# Can You Protect Your Data From Deep Learning?

3 main points

✔️ Propose a method to create $unlearnable$ data that cannot be used by deep learning models for training
✔️ Prevent unauthorized use or misuse of personal data by deep learning models through the noise that minimizes the error
✔️ Demonstrate the effectiveness of $unlearnable$ data in various conditions

Submitted on 13 Jan 2021)
Comments: Accepted to ICLR2021 Spotlight
Subjects: Machine Learning (cs.LG); Cryptography and Security (cs.CR); Computer Vision and Pattern Recognition (cs.CV); Machine Learning (stat.ML)

## first of all

The success of deep learning is supported by large data sets collected from the Internet. However, there is no guarantee that the data on the Internet will be collected with consent or used for legitimate purposes.

For example, selfies posted on social networking sites may be used to create a face recognition system or to create a system that identifies a person's profile based on their face photo. In this way, personal data posted on the Internet may be used without the person's knowledge and maybe misused for illegal purposes.

To address these issues, the paper in this article proposes a method for creating data that is "unlearnable" ($unlearnable$) by deep learning. This involves adding noise to the image (to the extent that it is unrecognizable to humans) so that the deep learning model that uses it for training cannot perform effectively.

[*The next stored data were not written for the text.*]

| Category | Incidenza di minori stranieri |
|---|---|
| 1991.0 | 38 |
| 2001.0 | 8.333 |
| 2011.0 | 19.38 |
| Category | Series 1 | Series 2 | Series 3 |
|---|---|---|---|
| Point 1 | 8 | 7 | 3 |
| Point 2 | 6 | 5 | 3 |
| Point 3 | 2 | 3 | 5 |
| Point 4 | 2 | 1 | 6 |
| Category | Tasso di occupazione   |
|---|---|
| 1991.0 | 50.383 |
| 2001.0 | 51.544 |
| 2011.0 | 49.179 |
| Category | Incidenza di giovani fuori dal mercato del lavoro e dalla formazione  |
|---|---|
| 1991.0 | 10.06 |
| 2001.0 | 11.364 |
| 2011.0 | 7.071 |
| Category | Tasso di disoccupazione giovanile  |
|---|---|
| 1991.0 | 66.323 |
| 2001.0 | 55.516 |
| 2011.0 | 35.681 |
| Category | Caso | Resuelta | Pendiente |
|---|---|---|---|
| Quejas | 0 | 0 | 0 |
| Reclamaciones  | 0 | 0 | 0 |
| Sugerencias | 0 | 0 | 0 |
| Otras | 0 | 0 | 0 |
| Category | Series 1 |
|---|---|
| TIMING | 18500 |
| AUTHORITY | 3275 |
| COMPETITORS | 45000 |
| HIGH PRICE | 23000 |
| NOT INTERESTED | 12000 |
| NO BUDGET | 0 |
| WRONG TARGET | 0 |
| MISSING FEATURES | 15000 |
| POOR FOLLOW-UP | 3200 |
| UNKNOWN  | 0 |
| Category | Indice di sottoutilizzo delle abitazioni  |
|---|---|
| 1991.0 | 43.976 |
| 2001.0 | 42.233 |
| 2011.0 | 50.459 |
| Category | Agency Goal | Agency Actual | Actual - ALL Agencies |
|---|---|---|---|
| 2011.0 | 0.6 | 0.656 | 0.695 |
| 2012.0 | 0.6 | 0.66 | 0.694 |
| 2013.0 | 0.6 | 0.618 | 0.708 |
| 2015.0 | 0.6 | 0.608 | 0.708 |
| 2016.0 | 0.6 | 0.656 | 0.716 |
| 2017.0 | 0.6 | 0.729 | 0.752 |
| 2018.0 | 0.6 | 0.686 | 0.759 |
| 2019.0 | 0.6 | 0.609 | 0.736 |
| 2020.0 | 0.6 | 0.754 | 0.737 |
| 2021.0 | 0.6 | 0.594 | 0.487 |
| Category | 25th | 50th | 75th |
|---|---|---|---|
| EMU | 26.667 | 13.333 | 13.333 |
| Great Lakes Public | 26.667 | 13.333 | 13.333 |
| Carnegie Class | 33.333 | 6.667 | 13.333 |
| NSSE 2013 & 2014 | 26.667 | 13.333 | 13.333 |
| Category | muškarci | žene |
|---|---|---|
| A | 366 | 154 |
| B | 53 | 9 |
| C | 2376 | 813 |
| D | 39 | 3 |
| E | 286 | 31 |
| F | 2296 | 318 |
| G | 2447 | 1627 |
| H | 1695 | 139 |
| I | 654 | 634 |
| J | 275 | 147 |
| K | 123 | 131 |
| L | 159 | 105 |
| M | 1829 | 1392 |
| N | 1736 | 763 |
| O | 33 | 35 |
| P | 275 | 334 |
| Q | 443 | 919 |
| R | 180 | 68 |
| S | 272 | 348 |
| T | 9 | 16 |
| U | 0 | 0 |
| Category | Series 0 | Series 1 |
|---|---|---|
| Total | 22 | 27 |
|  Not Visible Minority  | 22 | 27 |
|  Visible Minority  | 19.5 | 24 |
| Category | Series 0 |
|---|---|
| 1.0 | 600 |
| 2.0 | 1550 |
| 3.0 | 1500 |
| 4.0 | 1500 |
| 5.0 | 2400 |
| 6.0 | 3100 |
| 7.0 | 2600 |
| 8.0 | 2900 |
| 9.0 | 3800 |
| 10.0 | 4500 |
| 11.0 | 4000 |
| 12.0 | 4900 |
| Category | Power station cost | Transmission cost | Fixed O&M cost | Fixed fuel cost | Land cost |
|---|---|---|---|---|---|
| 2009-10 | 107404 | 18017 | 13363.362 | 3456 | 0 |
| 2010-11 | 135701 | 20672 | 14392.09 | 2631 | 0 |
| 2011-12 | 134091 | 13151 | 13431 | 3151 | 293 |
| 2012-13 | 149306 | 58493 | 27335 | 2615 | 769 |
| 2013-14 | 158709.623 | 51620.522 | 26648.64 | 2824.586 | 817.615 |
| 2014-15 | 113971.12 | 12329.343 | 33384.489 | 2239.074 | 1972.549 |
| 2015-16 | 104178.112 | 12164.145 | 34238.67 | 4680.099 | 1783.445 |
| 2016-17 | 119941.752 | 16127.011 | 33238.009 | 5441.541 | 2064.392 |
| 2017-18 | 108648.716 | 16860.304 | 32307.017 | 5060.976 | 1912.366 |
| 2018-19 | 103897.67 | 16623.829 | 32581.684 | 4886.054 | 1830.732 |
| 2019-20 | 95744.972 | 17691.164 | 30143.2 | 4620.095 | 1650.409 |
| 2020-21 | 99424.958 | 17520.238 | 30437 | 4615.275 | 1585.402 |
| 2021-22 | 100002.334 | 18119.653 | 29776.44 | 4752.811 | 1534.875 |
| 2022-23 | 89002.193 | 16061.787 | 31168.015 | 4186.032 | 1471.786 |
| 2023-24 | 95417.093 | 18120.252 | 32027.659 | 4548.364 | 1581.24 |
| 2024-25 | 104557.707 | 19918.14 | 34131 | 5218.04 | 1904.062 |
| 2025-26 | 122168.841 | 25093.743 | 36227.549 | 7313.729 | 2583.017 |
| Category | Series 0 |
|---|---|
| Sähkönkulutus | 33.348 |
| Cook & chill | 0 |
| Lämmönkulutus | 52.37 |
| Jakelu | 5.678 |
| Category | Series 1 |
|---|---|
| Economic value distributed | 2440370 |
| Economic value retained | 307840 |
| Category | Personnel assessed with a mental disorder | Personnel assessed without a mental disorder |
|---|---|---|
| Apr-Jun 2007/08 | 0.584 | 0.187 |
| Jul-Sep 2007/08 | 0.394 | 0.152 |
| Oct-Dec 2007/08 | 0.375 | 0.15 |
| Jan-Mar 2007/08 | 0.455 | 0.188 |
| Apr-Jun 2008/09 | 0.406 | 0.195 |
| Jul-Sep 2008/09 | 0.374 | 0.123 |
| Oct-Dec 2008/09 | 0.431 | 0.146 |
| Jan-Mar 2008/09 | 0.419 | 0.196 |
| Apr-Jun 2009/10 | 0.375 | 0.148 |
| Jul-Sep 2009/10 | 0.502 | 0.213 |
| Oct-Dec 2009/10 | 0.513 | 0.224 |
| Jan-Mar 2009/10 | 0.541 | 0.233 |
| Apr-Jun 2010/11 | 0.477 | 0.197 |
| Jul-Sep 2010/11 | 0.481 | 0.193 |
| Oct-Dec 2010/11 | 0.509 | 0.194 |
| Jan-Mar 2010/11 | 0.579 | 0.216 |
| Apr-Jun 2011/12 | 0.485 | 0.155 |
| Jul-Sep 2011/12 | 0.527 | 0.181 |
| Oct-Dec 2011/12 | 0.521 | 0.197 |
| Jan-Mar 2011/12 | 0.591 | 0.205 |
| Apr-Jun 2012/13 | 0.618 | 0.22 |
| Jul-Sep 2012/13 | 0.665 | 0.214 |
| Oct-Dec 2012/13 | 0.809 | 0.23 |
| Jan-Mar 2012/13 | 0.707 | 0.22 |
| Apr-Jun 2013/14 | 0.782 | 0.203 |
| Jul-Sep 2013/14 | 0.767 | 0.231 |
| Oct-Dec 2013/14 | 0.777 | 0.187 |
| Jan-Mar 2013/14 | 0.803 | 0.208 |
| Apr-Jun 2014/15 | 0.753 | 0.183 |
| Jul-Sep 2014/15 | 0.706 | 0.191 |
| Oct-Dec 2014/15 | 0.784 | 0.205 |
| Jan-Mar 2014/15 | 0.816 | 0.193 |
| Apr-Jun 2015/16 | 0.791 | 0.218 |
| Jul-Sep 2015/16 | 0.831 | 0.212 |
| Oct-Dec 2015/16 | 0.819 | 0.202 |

It is similar to Adversarial Attack in some respects, but in this method, a characteristic feature is that the model is made to believe that there is nothing that can be learned by adding noise that minimizes the loss (error).

## technique

### Problem setting and goals

First, let's discuss the problem setup.

The assumed task is an image classification task using a deep neural network (DNN).

For the $K$-class classification task, let the clean (no $unlearnable$ data) train data be $D_c$, the test data be $D_t$, and the DNN trained on $D_c$ be $f_\theta$. (For example, the MNIST train set is denoted as $D_c$, the test set is denoted as $D_t$, and some model trained on $D_c$ is denoted as $f_\theta$.)

Here, we convert the clean training data $D_c$ into $unlearnable$ data $D_u$ (e.g., by adding noise to some images in $D_c$). The goal is to generate $D_u$ such that a DNN trained with $D_u$ will perform worse on the test data $D_t$.

In more detail, if there are $n$ examples in the clean training data $D_c$, we can express $D_c=\{(x_i,y_i)\}^n_{i=1}$ ($x \in X \subset R^d$ is the input, $y \in Y=\{1,... ,K\}$ is the label and $K$ is the total number of classes).

Also, the $unlearnable$ data $D_u$ is represented as $D_u=\{(x^{\prime}_i,y_i)\}^n_{i=1}$. Here, $x^{\prime}=x+\delta$ and $x \in D_c$, and $\delta \in \delta \subset R^d$ is the invisible (unrecognizable to humans) noise.

In this case, $||\delta||_p \leq \epsilon$ ($|||_p$ is the $L_p$ norm).

In addition, the DNN model in the image classification task learns a mapping $f: X→Y$ from the input space to the label space on $D_c$. The final goal in this case can be expressed by the following equation

$arg min_\theta E_{(x^{\prime},y) \sim D_u} L(f(x^{\prime}),y)$

The $L$ will be a commonly used classification loss, such as cross-entropy loss. As mentioned in the introduction, the goal is to generate noise such that the error is minimized (note that it is arg min).